Problem: Exact reproduction required: the lines below from the line with "Wasserschloss Sommerau Wappen über Eingang." to the line with "Stara Kiszewa - zima 2003 - Stako", both ends included, and no others.

Data records:
'''
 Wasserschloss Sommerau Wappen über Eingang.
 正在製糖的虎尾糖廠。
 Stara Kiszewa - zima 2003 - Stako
'''
'''
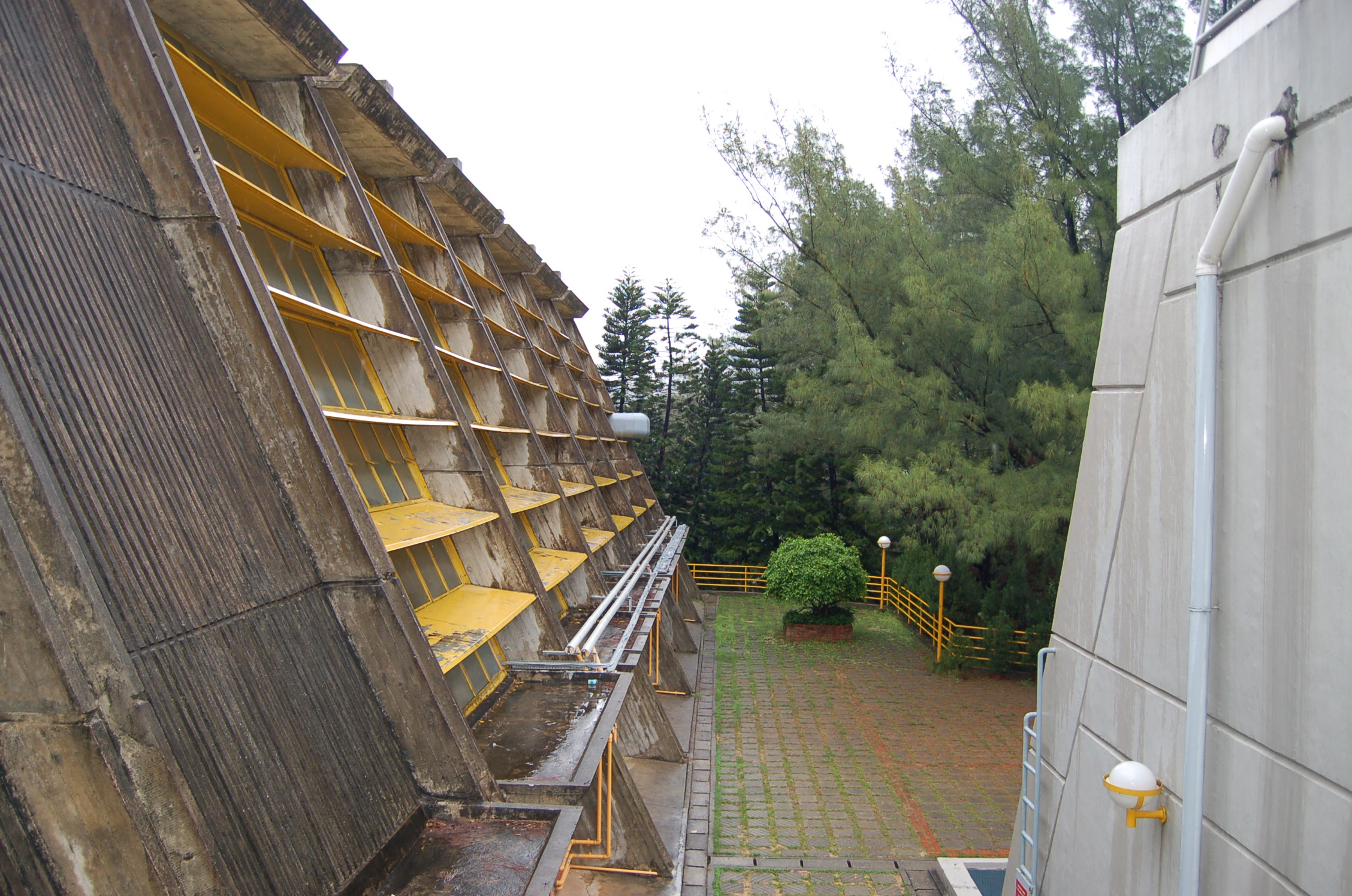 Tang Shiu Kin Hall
'''
Expected output:
 Wasserschloss Sommerau Wappen über Eingang.
 正在製糖的虎尾糖廠。
 Stara Kiszewa - zima 2003 - Stako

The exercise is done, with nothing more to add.